「そんなこと、ぜんぜん聞いてないわ。マレーシアへ行くってことは、つまり南部国境3県を通過してスンガイゴーロック国境(ナラーティワート県)を越えるってことでしょう? 私は絶対にイヤよ。パスポート持って来てないし、リスクがあまりにも高すぎる」
午前零時半、タイ国道41号チュンポーン・パッタルング線の始点チュンポーン市で、「このままマレーシアの首都クアラルンプールまで運転してっちゃおうか?」と思いつきで提案したら、友人は拒否反応を全開にして言った。現在、南部国境3県へ行くことは、自殺行為と同義と考えられている。
南部国境3県とは、マレーシア国境に隣接しているパッターニー、ヤラー、ナラーティワートの3県。この地域に住んでいる住民の特徴は、①アッラーを崇拝し、②イスラーム教を信仰し、③マレー語でコミュニケーションをとっていること。冷戦時代、タイ政府は同化政策(汎タイ民族主義)を打ち出して、①国王を崇拝し、②仏教を信仰し、③タイ語でコミュニケーションをとるよう全国の国民に強要したが、かえって200年来の分離独立運動を激化させる原因となった。
タックスィン・チンナワット警察中佐の首相就任(2001年)以降、タイ政府はこれまでの宥和政策を転換して、汎タイ民族主義的な強硬策を前面に押し出した。陸軍は2004年4月28日、イスラームモスク「マスユィット・グルーセ」を占拠して立てこもった、ナイフやナタで武装したマレー系住民を虐殺。深南部における分離独立運動が一層激化した。これを受けて2005年5月19日、政府は南部国境3県に非常事態宣言を発令した。
一連の分離独立テロにおける死者は、ついに1,000人を超えた。この数字には、軍警察が射殺した過激派、当局の不手際により護送中に死亡した容疑者、テロリストたちの敵である軍警察の関係者、イスラーム文化の壊乱者としてテロの標的となっている教育関係者、そのた多数の一般市民が含まれている。テレビや新聞で関連するニュースが連日のように伝えられており、「南部で誰かがぶっ殺される」ことはいわば日常茶飯事となっている。

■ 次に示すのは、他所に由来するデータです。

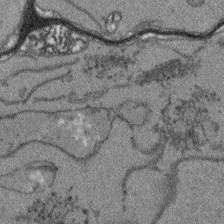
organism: Arabidopsis thaliana
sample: Root tip
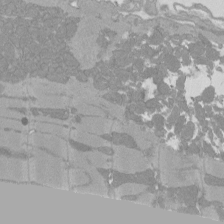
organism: Rat
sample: Left ventricle
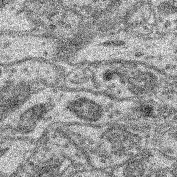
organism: Mouse
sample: Retina
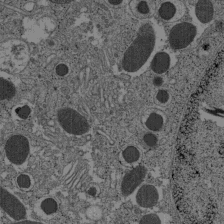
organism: C57BL Mouse
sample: Pancreatic islet
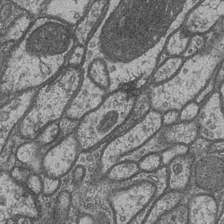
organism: Drosophila
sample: Optic medulla
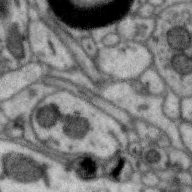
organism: Zebra finch
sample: Brain
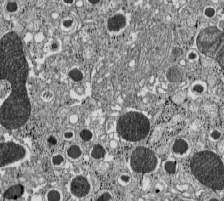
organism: C57BL Mouse
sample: Pancreatic islet
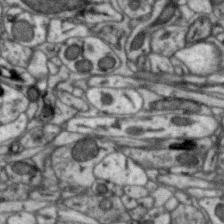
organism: Zebra finch
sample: Brain
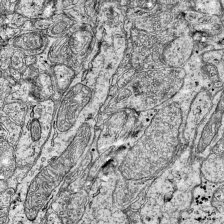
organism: Mouse
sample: Visual Cortex
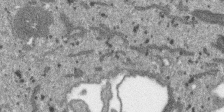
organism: Human
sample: Lung epithelial cells infected with SARS-CoV-2
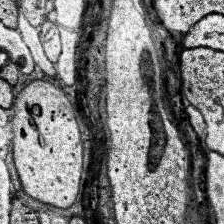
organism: Human
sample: Temporal Lobe
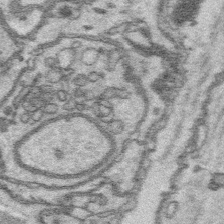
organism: Platynereis dumerilii
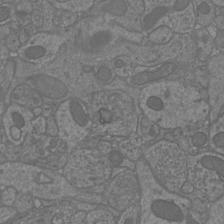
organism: Mouse
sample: Cortical neurons
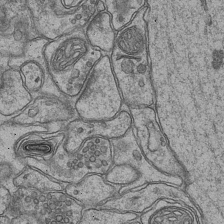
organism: Mouse
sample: CA1 Hippocampus
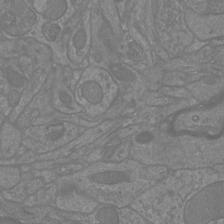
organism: Mouse
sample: Cortical neurons
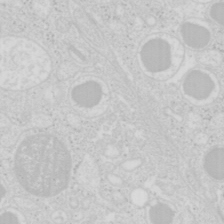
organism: Mouse
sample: Pancreas
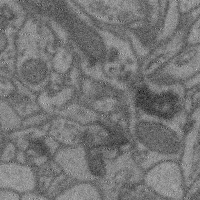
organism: Mouse
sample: Cerebral cortex
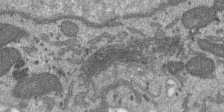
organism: Human
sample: Lung epithelial cells infected with SARS-CoV-2
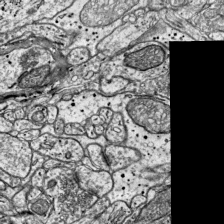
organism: Mouse
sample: Visual Cortex
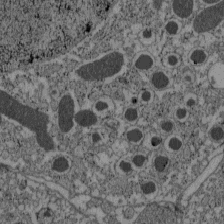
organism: C57BL Mouse
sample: Pancreatic islet
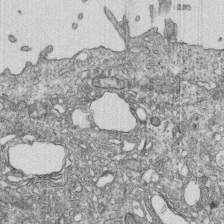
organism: Human
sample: HeLa cell HIV synapse
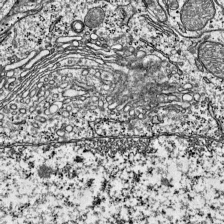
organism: Mouse
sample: Visual Cortex
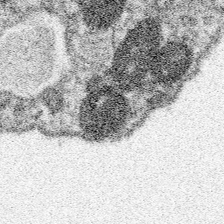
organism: Spongilla lacustris
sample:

ちなみに、昨年2005年に発生した主なテロは次のとおり。
| ナラーティワート県スンガイゴーロックで40人が重軽傷を負った自動車爆弾事件(2月17日)、ナラーティワート県スンガイパーディーで列車が脱線し警察官や鉄道職員など22人が負傷した鉄道爆破事件(3月27日)、ソンクラー県で2人が死亡し、70人が重軽傷を負ったハートヤイ国際空港、商店街、ホテル連続爆破事件(4月3日)、ヤラー県ヤハーで鉄塔が爆破され、路上でメモが添えられた男性の遺体が発見された事件(6月5日)、ナラーティワート県ヂャネで1人が死亡しこの年21人目の殉職教師となった学校長襲撃事件(6月24日)、ナラーティワート県ランゲで2人が死亡した海兵隊員拉致殺害事件(9月21日)、中国人2人が武装集団の襲撃を受け死亡、同日ヤラー県で教師護衛中の警官1人が射殺された事件(9月30日)、パッターニー県で3人が死亡した寺院襲撃仏僧殺害事件(10月16日) |
これに対して、タイ政府は南部国境3県に対する経済制裁を実施。各村落をそれぞれレッド、イエロー、グリーンのゾーンに分類し、イスラーム過激派が多数潜伏しているレッドゾーン358村向けの地方開発費交付を停止する検討に入った。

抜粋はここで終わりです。